The above position was recently highlighted in State of Karnataka v. M. Devendrappa and Another(2002 (3) SCC 89).
The factual position as highlighted above clearly goes to show that the complainant had not come to Court with clean hands. There was no explanation whatsoever for the inaction between 1995 and 2001. The High Court seems to have been swayed by the fact that the appellants have rejected claim of the complainant on 5.12.2001. It failed to notice that the communication dated 5.12.2001 was in response to the letter of the complainant dated 24.11.2001.
Section 468 of the Code deals with delay in taking cognizance after lapse of the period of limitation. It reads as follows:
“468. BAR TO TAKING COGNIZANCE AFTER LAPSE OF THE PERIOD OF LIMITATION:
(1) Except as otherwise provided elsewhere in this Code, no Court shall take cognizance of an offence of the category specified in sub-section (2), after the expiry of the period of limitation.
(2) The period of limitation shall be –
(a) six months, if the offence is punishable with fine only;
(b) one year, if the offence is punishable with imprisonment for a term not exceeding one year;
(c) three years, if the offence is punishable with imprisonment for a term exceeding one year but not exceeding three years.
(3) For the purposes of this section, the period of limitation, in relation to offences which may be tried together, shall be determined with reference to the offence which is punishable with the more severe punishment or, as the case may be, the most severe punishment.”

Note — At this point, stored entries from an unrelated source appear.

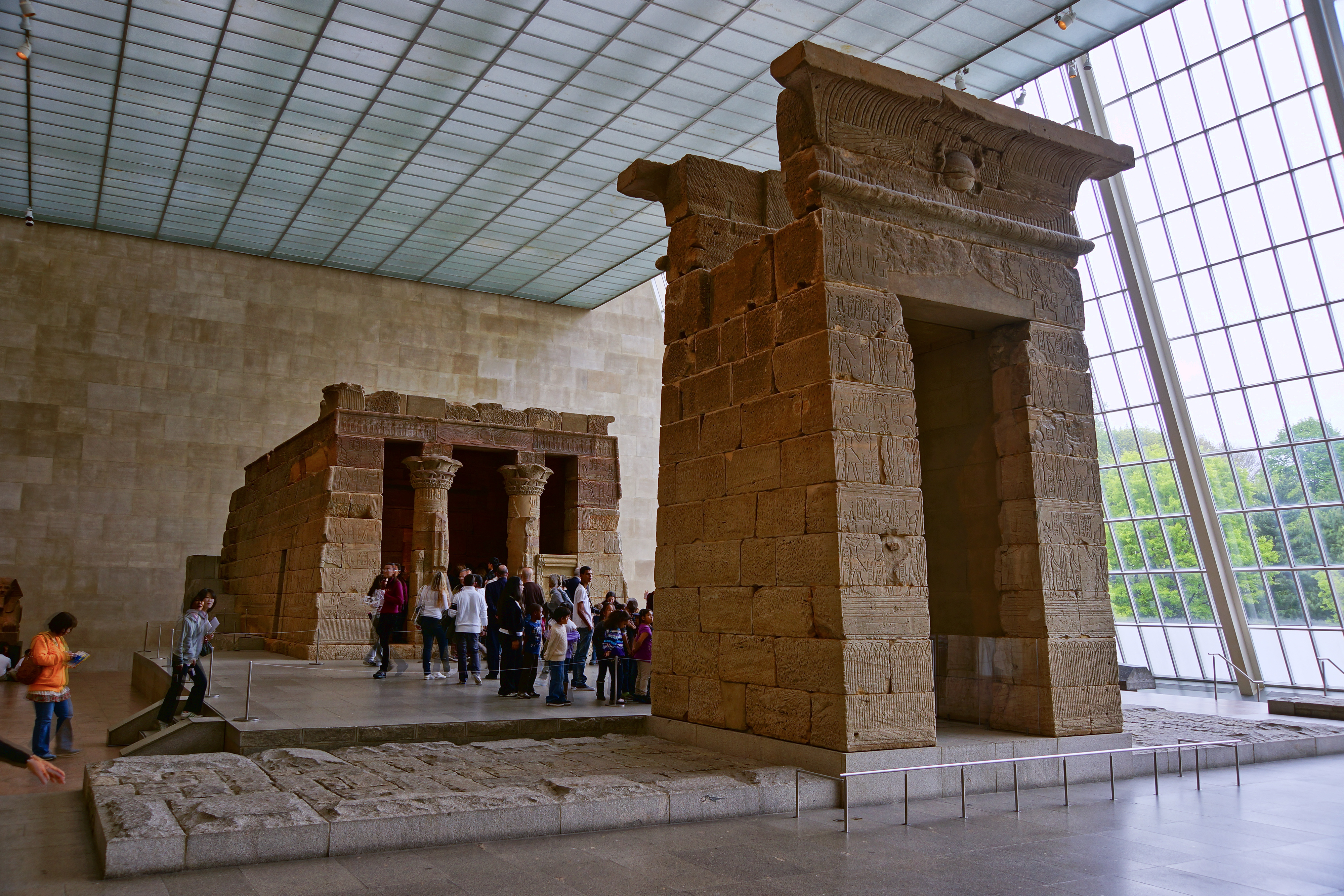 NYC - Metropolitan Museum - Temple of Dendur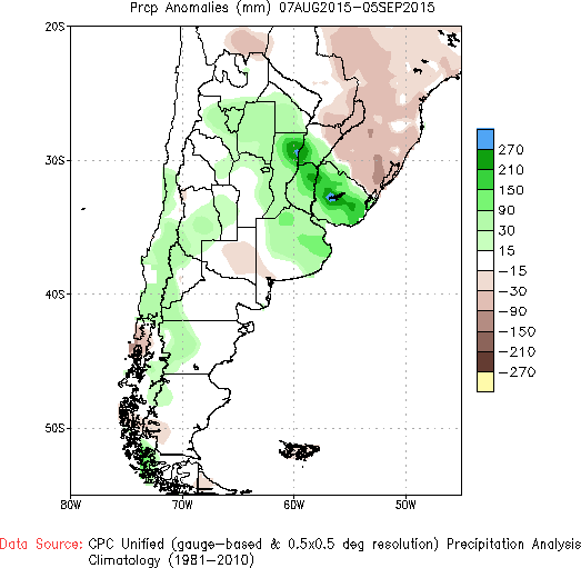 NOAA - Precipitaciones anormales Agosto 2015, Argentina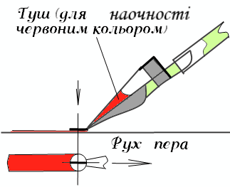 Цей файл зробив я сам. Ескіз демонструє принцип написання шрифтів пером Редіс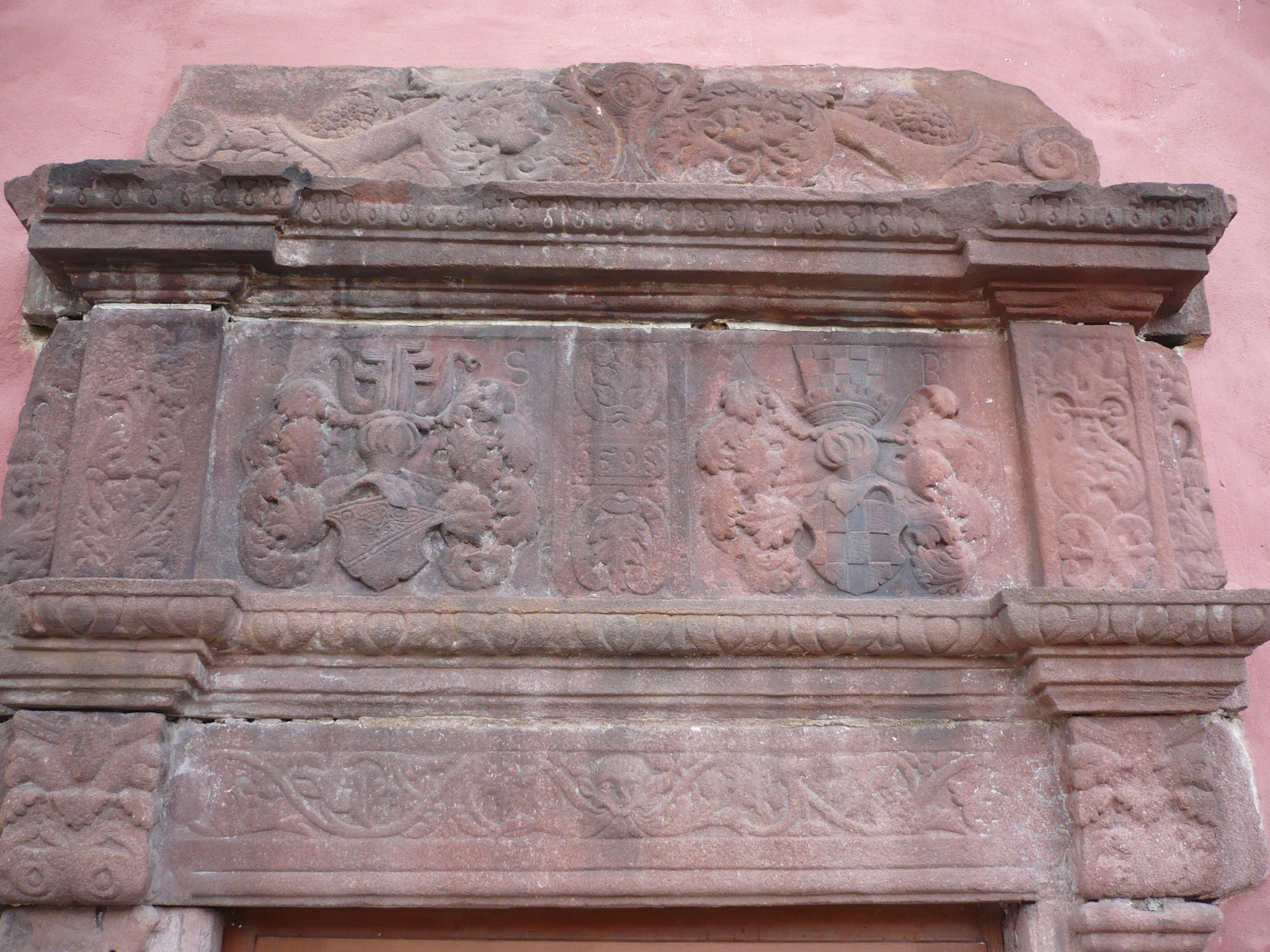 Nowa Ruda, ul. Kościelna 30 - Dwór Górny, obecnie hotel, XVII, XIX w. (zabytek nr A/940/652/WŁ z 25.05.1977)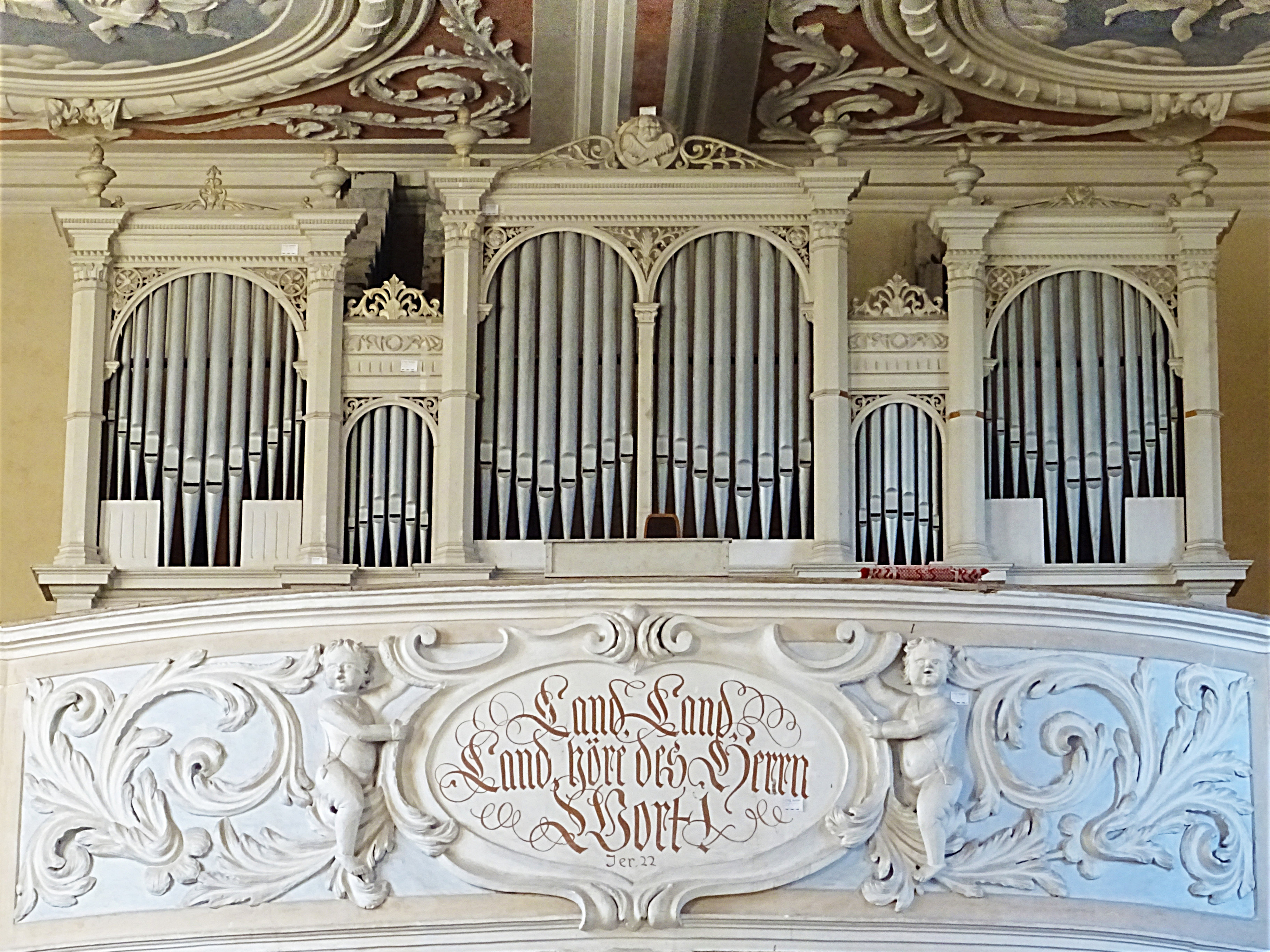 Orgel von Edmund Schulze (ca. 1860 II/P14) in der Kirche St. Simon und Juda (Neunhofen)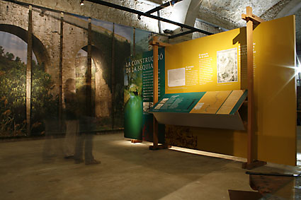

The learned Magistrate has issued process in respect of offence under Section 418 IPC. The punishment provided for said offence is imprisonment for three years. The period of limitation in terms of Section 468(2)(c) is 3 years. That being so, the Court could not have taken cognizance of the offence. Section 473 of the Code provides for extension of period in certain cases. This power can be exercised only when the Court is satisfied on the facts and in the circumstances of the case that the delay has been properly explained or that it is necessary to do so in the interest of justice. Order of learned Magistrate does not even refer to either Section 468 or Section 473 of the Code. High Court clearly erred in holding that the complaint was not hit by limitation. As noted above, there was not even a reference that the letter dated 5.12.2001 was in response to the letter of complainant dated 24.11.2001. The factual position clearly shows that the complaint was nothing but a sheer abuse of the process of law and this is a case where the power under Section 482 should have been exercised. The High Court unfortunately did not take note of the guiding principles as laid down in Bhajan Singh’s case (supra), thereby rendering the judgment indefensible. The judgment of the High Court is set aside, the proceedings initiated by the complaint lodged are quashed. The appeal is allowed.